How many people have friends that they're afraid of? I don't mean afraid that they're gonna judge you or spread rumors about you, I mean you're scared they're gonna kill you...

Exactly.

Did I feel bad that people died? Yes, I am sympathetic. I told you, I am not a bad, evil, slimy little weasel. Weasel, yes. Evil, no. And I smell good, too.

Did I feel bad that the Americans and that smart-ass Egyptologist got the flesh sucked off their bones?

Hell no.

That's like being upset over the extinction of collie flour... Ick.

So we had one damned American left to rid the world of. Bastard. Too bad it wasn't two...

I felt a little awkward walking down the street with Imhotep. Sure, there was the fact that he was an undead ancient Egyptian high priest trying to resurrect his old girlfriend, but his little minions really crept me out. Yeah, sure, the boils and sores were gross and all...

But I felt unloved.

Before, it was just him and me! What change, Imy? What, I'm not good enough for you now?

Those twits couldn't even carry on a decent conversation... Believe me, I tried.

"So, what's you're name?"

"Im-ho-tep."

"Funny, I didn't realize that was such a popular name... Where ya from?"

"Im-ho-tep."

"Named after your hometown. Cool. Like Winona. So what do you do?"

"Im-ho-tep."

"Really? I didn't know that was a profession... Any kids?"

"Im-ho-tep."

"Your creativity never ceases to amaze..."

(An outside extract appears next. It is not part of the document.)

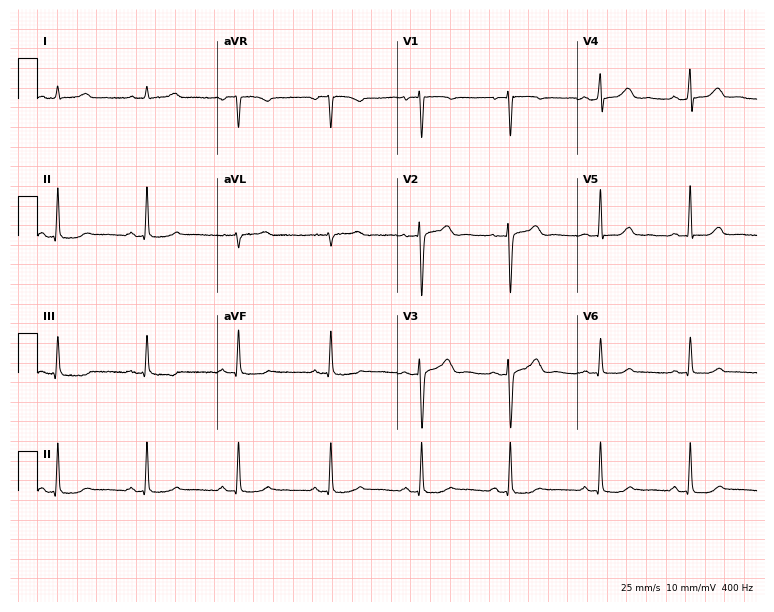
Standard 12-lead ECG recorded from a 38-year-old female. Read as a normal ECG.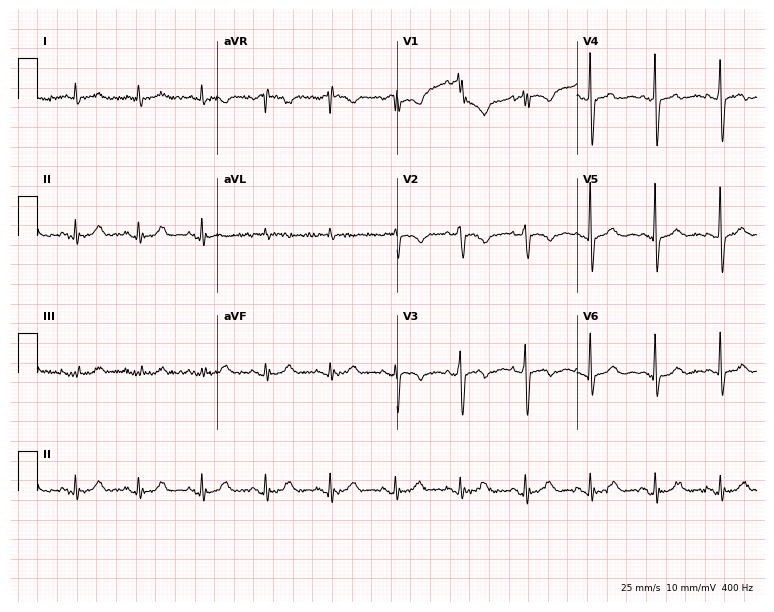
Standard 12-lead ECG recorded from a 78-year-old man. None of these six findings is recorded: first-degree AV block, right bundle branch block (RBBB), left bundle branch block (LBBB), sinus bradycardia, atrial fibrillation (AF), sinus tachycardia.

I was pretty quiet after that. Not to mention that I now really hated Imhotep's name... Friggin' idiot.

All right, when O'Connell was taking off with his posse, I could have simply allowed him to go. I could have forgiven him for manhandling me on countless occasions. I also could have shot him in the ass.

Did I?

No. But I should have.

With an elephant gun.

Instead I opted for yelling up at Imhotep, who I'm sure screamed some dirty ancient Egyptian words at them through the window.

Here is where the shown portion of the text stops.